- Born: 18 February 1772 Whitby, Yorkshire, England
- Died: 14 December 1850 (aged 78) Shropshire, England
- Occupation: Cotton mill owner
- Partner: Frances Richardson
- Relatives: Robert Moorsom (brother-in-law) Constantine Richard Moorsom Sir Frederick William Frankland Timothy Laurence

= Jonathan Scarth =

British industrialist (1772-1850)

Jonathan Scarth (18 February 1772 – 14 December 1850) was a partner in one of Manchester's early steam powered cotton mills in the late 18th century, and was an entrepreneur of the English Industrial Revolution.

==Life==
Jonathan Scarth was born in Whitby, Yorkshire, England, the son of Thomas Scarth, a Quaker ship owner. (His father did not remain a Quaker however, having been disowned by the society in 1781 for refusing to sail his ships without guns for protection). With funds from his father Thomas and brother-in-law Robert Moorsom, Jonathan, Richard Percival Moulson and Robert Owen (later to become the "father of English socialism") formed the Chorlton Twist Company to set up a state of the art steam powered cotton mill at Chorlton near Manchester.

The partners bought a Boulton and Watt rotary steam engine for £1,492 from James Watt in 1796. The 31-inch cylinder was cast and bored by John Wilkinson, and the machine weighed 99,000 pounds.

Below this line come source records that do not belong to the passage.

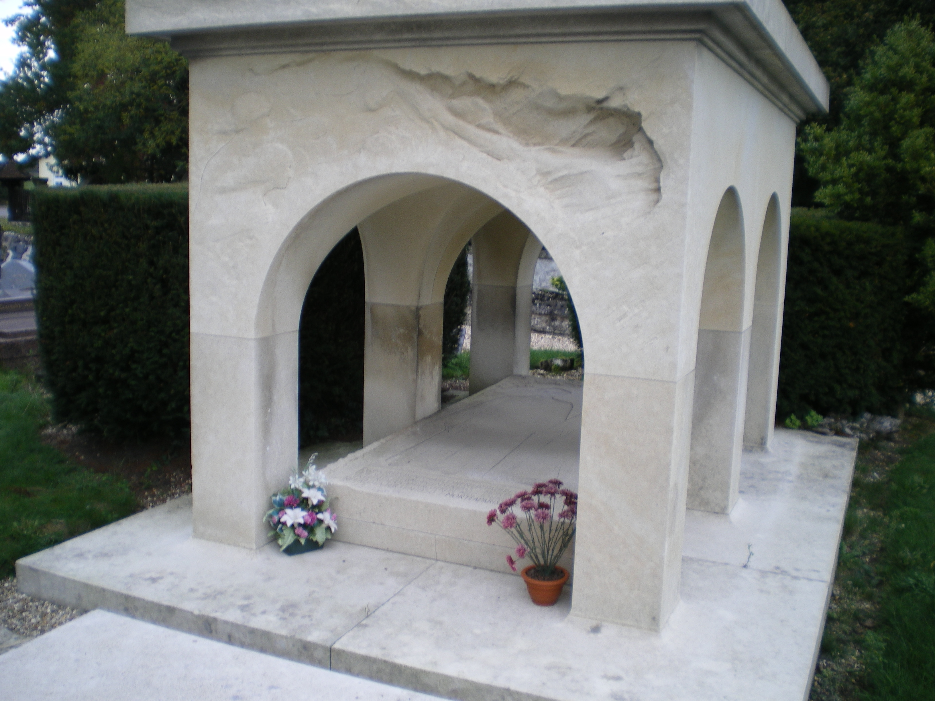 tombe de la famille Saint-Marceaux à Cuy-Saint-Fiacre, travail du sculpteur René de Saint-Marceaux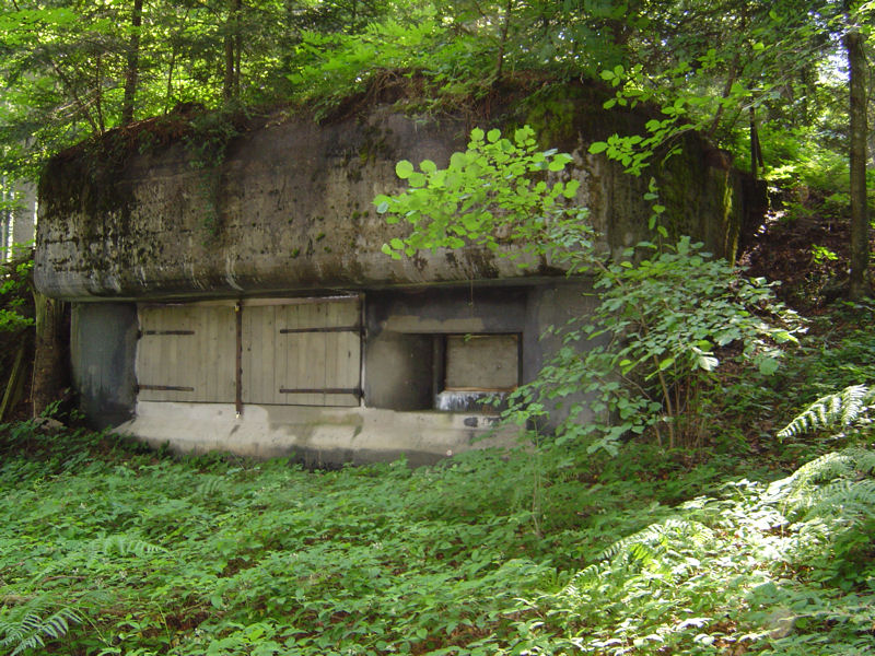 Panzerabwehrkanonen Bunker, Sibristboden, Kt. Zug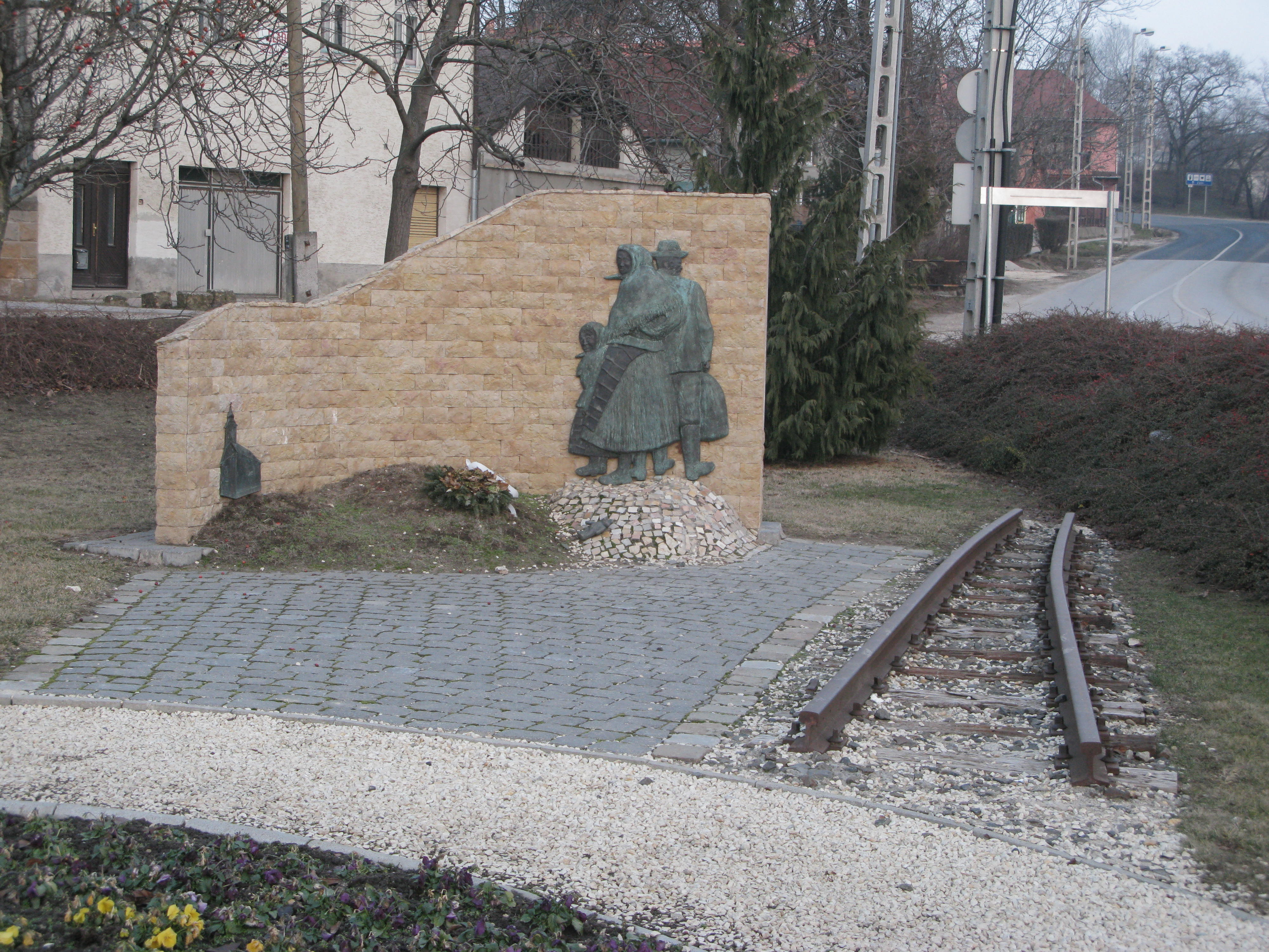 Törökbálinti kitelepítettek emlékműve (Kozák Attila, 2006). - Pest megye, Törökbálint Sváb tér.

James Watt Jr. wrote to Robert Owen that it was "one of the most perfect that ever passed through our hands".
Robert Owen's description of Jonathan and his partner Richard was less flattering: "two young men, inexperienced in the business, although they had capital".

Trouble started in 1796 just as the factory was starting production.
The fear of French invasion caused an international credit squeeze. Creditors could not borrow funds to pay. In January 1798 Moulson left the company, and in August of the same year Jonathan Scarth and another partner Matthew Chitty Marshall followed suit.
Undeterred, he and Marshall, with Benjamin Naylor, James Byfield and Theodore Rupp set up another cotton spinning company, "Scarth Marshall Rupp and Co." That company purchased a slightly smaller steam engine from Boulton and Watt, however it wound up in August 1801.
In late 1807 Jonathan was declared bankrupt.

===Later life===
After the birth of his second daughter Frances in Manchester in 1808, Jonathan, then 36 years old, and his family moved to County Cork in Ireland. He and his wife Frances had a total of ten children, including a son Robert Moorsom Scarth, named after Jonathan's brother-in-law. Jonathan recovered financially to the point that he was living on "independent means" at the time of his death in Shropshire on 14 December 1850.

== Bibliography ==
- Allen, Richard C. Remember me to my good friend Captain Walker: James Cook and the North Yorkshire Quakers. In Williams, Glyndwr (editor). "Captain Cook: Explorations And Reassessments". The Boydell Press, Woodbridge, Suffolk, UK. 2004. ISBN 1 84383 100 7
- Chaloner, William Henry. Robert Owen, Peter Drinkwater and the Early Factory System in Manchester, 1788-1800. Essay in "Bulletin of the John Rylands Library", September 1954. Pages 78–102.
- Charlton, Lionel. The history of Whitby, and of Whitby abbey. A. Ward, 1779.
- Nason, Elias. "Sir Charles Henry Frankland, baronet: or, Boston in the colonial times" J. Munsell, 1865.
- Young, George (Rev.). A History of Whitby, and Streoneshalh Abbey. Vol. 2 Clark and Medd. 1817.